Happened-before of Intervals

A happened before partial order is defined between intervals.

An interval $i_1$ precedes an interval $i_2$ according to *happened-before of intervals*, if all accesses in $i_1$ precede accesses in $i_2$ according to the *happened-before of accesses*. 
Vector Timestamps

• An interval is said to be performed at a process if all interval’s accesses have been performed at that process.

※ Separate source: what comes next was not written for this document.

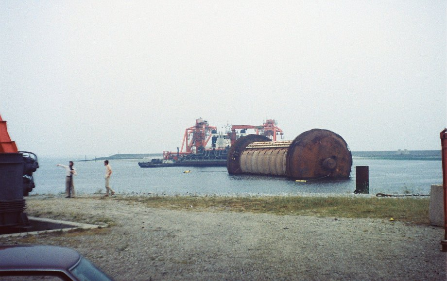 Der Mattenleger Cardium, der die Gründungsmatten für das Oosterschelde-Sturmflutwehr verlegte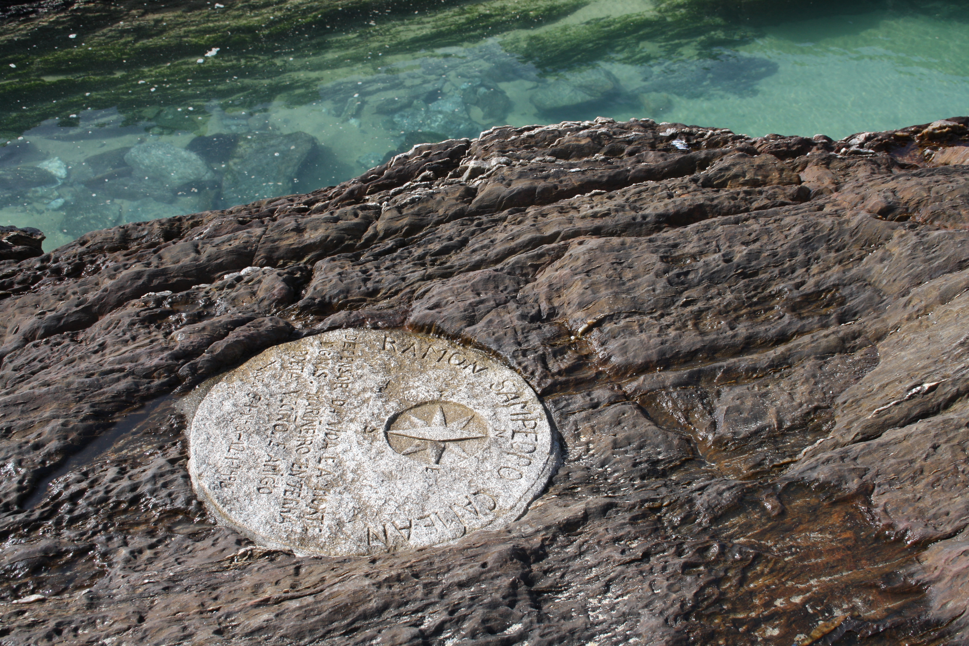 Placa homenaje a Ramón Sampedro en la playa de As Furnas, en el lugar donde se lanzó al agua causándose la lesión que lo dejó tetrapléjico. En la misma reza: "Ramón Sampedro Camean, defensor da vida e a morte dignas, mariñeiro en terra, poeta, veciño e amigo." En castellano: "Ramón Sampedro Camean, defensor de la vida y la muerte dignas, marinero en tierra, poeta, vecino y amigo."

• Each process $p$ has vector timestamp $V_p$ that tracks which intervals have been performed at that process.
  – A vector timestamp consists of a set of interval indices, one per process in the system.
Lazy Release Consistency
[Keleher et al., Treadmarks 1992]*

- Postpone modifications until remote process “really” needs them
- More relaxed than RC

Formal Definition of Lazy Release Consistency

(A) Before a read or write access is allowed to perform with respect to any other process, all previous acquire accesses must be performed with respect to that other process, and

(B) Before a release access is allowed to perform with respect to any other process, all previous read or write accesses must be performed with respect to that other process, and

(C) acquire and release accesses are sequentially consistent.
Understanding the LRC Memory Model

- It is guaranteed that the acquirer of the same lock sees the modification that precede the release in program order.